Lin Pingzhi sangat terkejut dibuatnya. Tampak murid-murid Perguruan Qingcheng serentak memburu maju pula. Ia pun meronta sekuat tenaga untuk membebaskan diri dari pelukan Mu Gaofeng. Namun kedua lengan si bungkuk terasa sangat kuat bagaikan baja. Tanpa pikir panjang, Lin Pingzhi pun menusuk tepat di punggung Mu Gaofeng.
Tiba-tiba muncul air hitam menyembur dari punggung si bungkuk. Baunya sungguh bacin memuakkan. Lin Pingzhi yang sangat terkejut menjejakkan kedua kakinya hendak melompat pergi guna menghindari semprotan air tersebut. Namun ia lupa bahwa kedua kakinya masih dipeluk sekuat tenaga oleh Mu Gaofeng. Maka, tanpa ampun lagi mukanya pun basah tersiram oleh air hitam itu. Sungguh perih rasanya tidak terbayangkan, sampai-sampai pemuda itu menjerit kesakitan.
Rupanya air hitam berbau bacin itu mengandung racun yang sangat menyakitkan. Sungguh tidak disangka Mu Gaofeng ternyata menyimpan kantong berisi air beracun di atas punggungnya yang bungkuk sebagai senjata rahasia. Lin Pingzhi mengusap wajahnya yang kesakitan itu dengan tangan kiri. Kedua matanya pun sukar dibuka lagi. Hanya tangan kanannya yang berulang-ulang menusuk tubuh Mu Gaofeng. Tusukan-tusukan Lin Pingzhi ini sangat cepat luar biasa. Mu Gaofeng sama sekali tidak sempat untuk menghindar, dan pada dasarnya ia memang bertekad mati bersama musuh. Maka itu, ia pun semakin kencang memeluk kedua kaki Lin Pingzhi.
Pada saat itulah, Yu Canghai dapat menemukan di mana lawan berada, yaitu dengan merasakan arah suara Lin Pingzhi yang menjerit kesakitan. Tanpa ampun ia pun menubruk maju. Karena kedua lengannya sudah buntung, ia pun menggunakan mulut untuk menggigit, dan tepat pipi kanan Lin Pingzhi menjadi sasarannya. Ketiga orang itu bergumul dalam keadaan kalap. Lambat laun ketiganya mulai kehilangan kesadaran. Serentak murid-murid Perguruan Qingcheng memburu maju untuk ikut menyerang Lin Pingzhi.
Pertempuran sengit ini dapat diikuti Linghu Chong dengan jelas dari dalam kereta. Ia merasa prihatin menyaksikan keadaan mereka bertiga yang mengenaskan itu. Namun begitu melihat murid-murid Perguruan Qingcheng telah memburu maju, tanpa pikir panjang ia pun berseru, "Yingying, tolong kau bantu Adik Lin!"

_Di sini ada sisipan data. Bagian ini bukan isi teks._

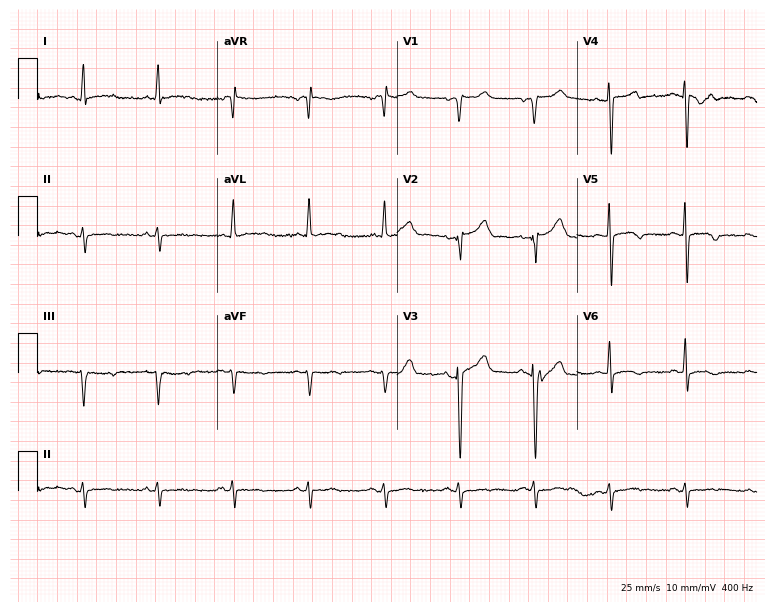
Electrocardiogram (7.3-second recording at 400 Hz), a 65-year-old man. Of the six screened findings (first-degree AV block, right bundle branch block, left bundle branch block, sinus bradycardia, atrial fibrillation, sinus tachycardia), none is recorded. Only these six findings were labelled.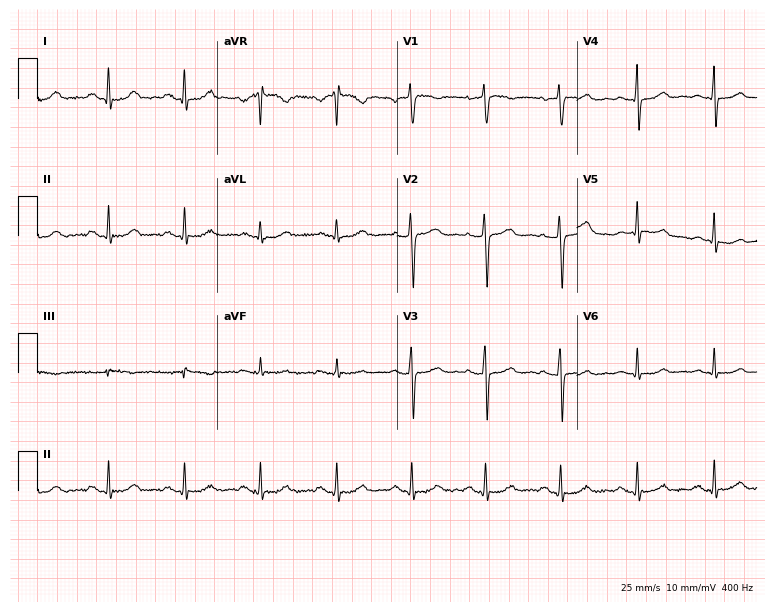
Electrocardiogram, a 47-year-old female patient. Overall reading on record: normal ECG.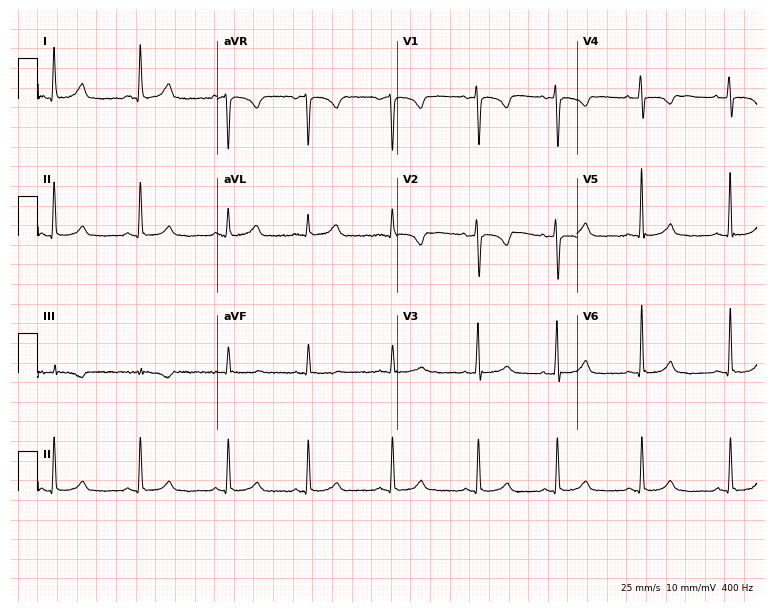
12-lead ECG (7.3-second recording at 400 Hz) from a 23-year-old female patient. Labelled as a normal ECG.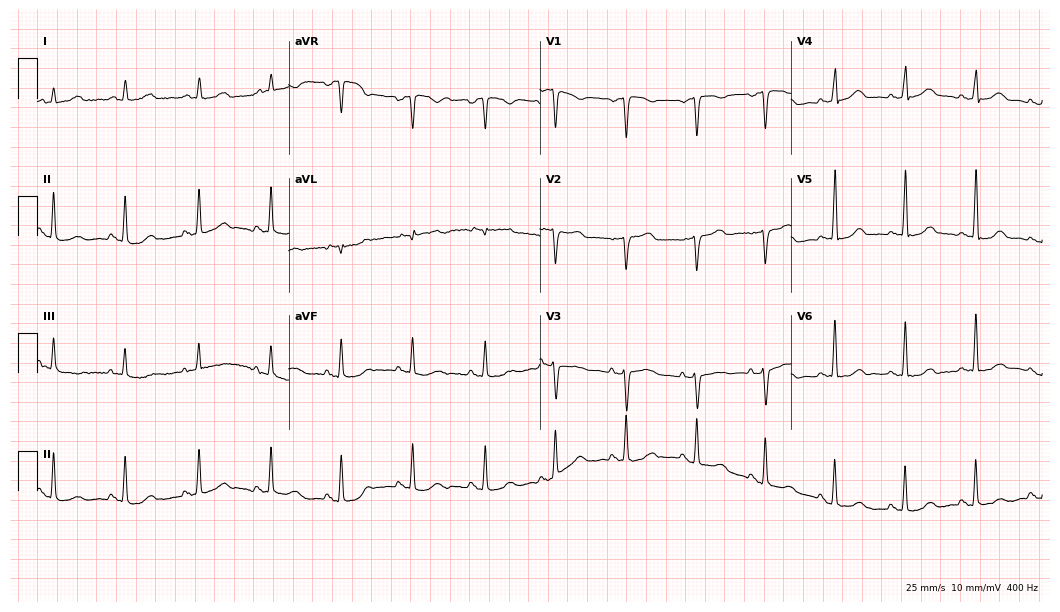
Standard 12-lead ECG recorded from a female patient, 49 years old (10.2-second recording at 400 Hz). None of these six findings is recorded: first-degree AV block, right bundle branch block, left bundle branch block, sinus bradycardia, atrial fibrillation, sinus tachycardia. Only these six findings were labelled.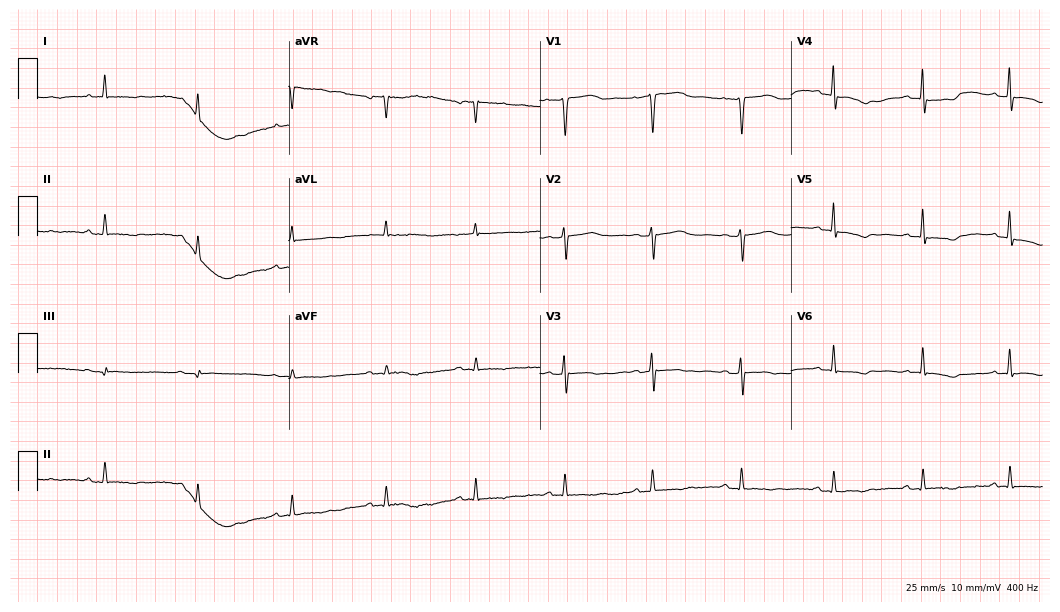
Standard 12-lead ECG recorded from a 58-year-old female. None of these six findings is recorded: first-degree AV block, right bundle branch block, left bundle branch block, sinus bradycardia, atrial fibrillation, sinus tachycardia.

Tanpa menjawab Ren Yingying langsung menerjang secepat kilat. Dengan pedang pendek di tangan ia berhasil memukul mundur murid-murid Perguruan Qingcheng itu
Terdengar suara raungan Mu Gaofeng sudah mulai reda, sementara pedang Lin Pingzhi masih terus menikam ke punggung si bungkuk lagi dan lagi. Sekujur badan Yu Canghai sendiri penuh berlumuran darah namun ia tetap menggigit pipi Lin Pingzhi dan tidak mau melepaskannya.
Tidak lama kemudian, Lin Pingzhi pun mengerahkan segenap tenaga di tangan kiri untuk mendorong tubuh Yu Canghai hingga terbanting jauh di tanah. Namun bersama itu pula, Lin Pingzhi juga menjerit kesakitan. Rupanya pipi kanannya telah berlubang dengan darah bercucuran. Jelas sepotong daging pipinya telah tergigit mentah-mentah oleh Yu Canghai.
Mu Gaofeng sudah mati sejak tadi, namun ia tetap memeluk kencang kedua kaki Lin Pingzhi. Sambil meraba-raba Lin Pingzhi mengayunkan pedangnya untuk memotong kedua lengan si bungkuk. Dengan cara itu barulah ia berhasil melepaskan diri.
Melihat keadaan Lin Pingzhi yang menyeramkan itu, tanpa sadar Ren Yingying melangkah mundur. Sementara itu murid-murid Perguruan Qingcheng beramai-ramai mendekati Yu Canghai untuk memberi pertolongan tanpa menghiraukan musuh lagi. Namun kemudian terdengar suara mereka menangis sambil berteriak-teriak, "Guru, Guru, jangan tinggalkan kami!"
"Guru meninggal! Guru sudah meninggal!"Lin Pingzhi tertawa terbahak-bahak dan berteriak menyeramkan, "Hahaha. Sakit hatiku telah terbalas!"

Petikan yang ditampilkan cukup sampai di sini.